In an earlier blog, we discussed the initial requirement of a personal injury lawsuit, that the injured party demonstrate that the defendant breached the duty to act as a reasonable person would. Once you’ve successfully shown that the defendant’s level of care was below that expected by a reasonable person, you must next show that the failure caused an injury.
Causation Defined
Under the common law, there are two types of causation, both of which must be shown for a personal injury claim to succeed: actual cause and proximate cause.

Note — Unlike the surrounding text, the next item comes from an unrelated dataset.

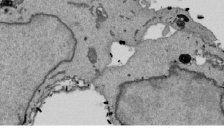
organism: Mouse
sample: ED-1 cell nuclei; centrioles

Actual, or “but for” cause, is the simplest to show. To meet this burden, you need only show that, in the absence of the defendant’s breach of the duty of care, the accident would not have happened and the injury would not have been suffered. Actual cause can apply to direct losses—a person runs a red light and hits your car—the property damage to your car is a direct result of the breach. It can also, however, apply to indirect, or consequential, injuries. Suppose, in the accident above, the collision causes you to lose control of your car and careen into an ice cream store, causing loss of power and the ultimate loss of $10,000 worth of ice cream—running the red light was the actual cause.
But there’s another causal requirement before you can recover compensation—you must show proximate cause. Essentially, this requires that you show that the damages or losses suffered were reasonably foreseeable based on your negligence. That question is a question for the jury, so ultimately jurors will have to determine if there was proximate cause.
Even though you’ve established a breach of the standard of care, and met the causation requirements, you must still show that you suffered actual injury.